_Task objective_
Show all lines below holding the string "sample".

[Stored entries]
______________________________

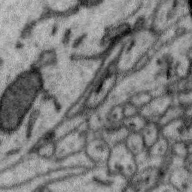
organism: Zebra finch
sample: Brain
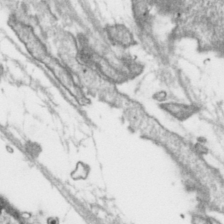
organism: Toxoplasma gondii
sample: Parasites in a vacuole inside a host cell
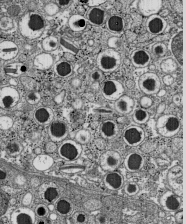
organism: C57BL Mouse
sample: Pancreatic islet
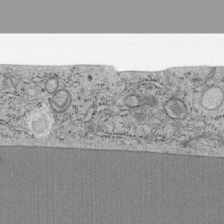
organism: Human
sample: HeLa cells
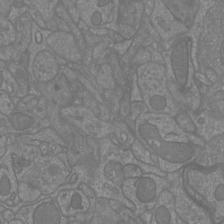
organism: Mouse
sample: Cortical neurons
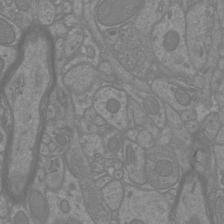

______________________________

_Solution for this exercise_
sample: Brain
sample: Parasites in a vacuole inside a host cell
sample: Pancreatic islet
sample: HeLa cells
sample: Cortical neurons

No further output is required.